長年思っていた日本語に関するあらゆる疑念が次々に氷解していく。
日本語は確かに、アルファベット26文字より遥かに多い、いろは48文字が存在し、初等教育の足枷になるとの指摘もある。ただ発音の種類としては、日本語は100種そこそこであるにも関わらず、英語では数千と、言語学者でも合意を見ない程多い。
どちらが習得のハードルとなるであろうか。
本書の前では、いわゆる漢字廃止論者、ローマ字論者の詭弁は全く通用しない。
如何に日本語が表現豊かで、なおかつ簡潔な音で成り立っているかが理解できる。
日本人はなぜ、英語が不得手なのか。
それは、高等大学教育まで、日本語であらゆる知識や概念を習得可能であるため、あえて英語の習得が不要であるからだ。
ある一定程度のレベルの論文が日本語で読める国で、逆に外国語の習得など、時間の無駄なのである。
民族の感性・習慣に最適な言語が、その民族によって創造される。
更にその言語により民族の感性が影響を受ける。
言語と感性には上記のような因果関係の循環性があるように思う。
ただ、本書の4章冒頭の歴史認識に関しては、完全には同意出来ない記述がある。
執筆年代が古い事に起因するのか、もしくは著者があくまでも言語学の研究者であって歴史学の研究者ではないことに起因するのかは、判然としないのであるが。

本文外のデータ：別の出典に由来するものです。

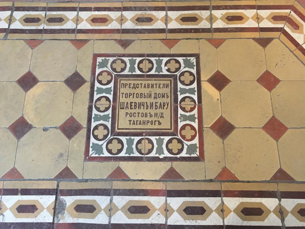 Логотип Торгового Дома "Шаевич и Бару" в здании бывшей Владикавказской почтово-телеграфной конторы во Владикавказе, 1911 год. Сегодня - здание почты на улице Горького, Владикавказ
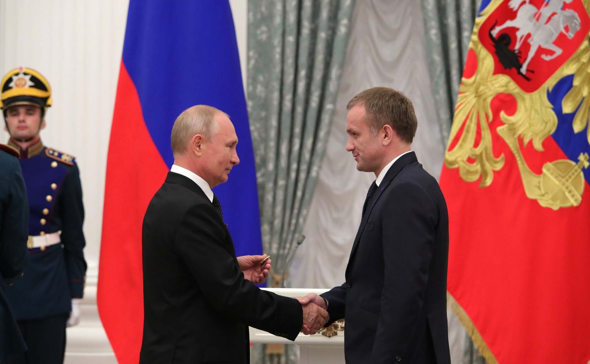 Вручение Государственных премий Российской Федерации. С главным врачом Городской клинической больницы № 15 имени О.М.Филатова Департамента здравоохранения города Москвы Валерием Вечорко.

しかし決してこの事が、本書の価値を損ねるものでは無いことは明確である。
最後に本書より引用。
「日本人の伝統的な伝達が、理解するよりも察知すること、説得よりも感得することに重点が置かれていたのは、結局は同質の相手を前提とし、相手と同質になることに努め、またそれが可能であったという事実に帰着すると思われる。」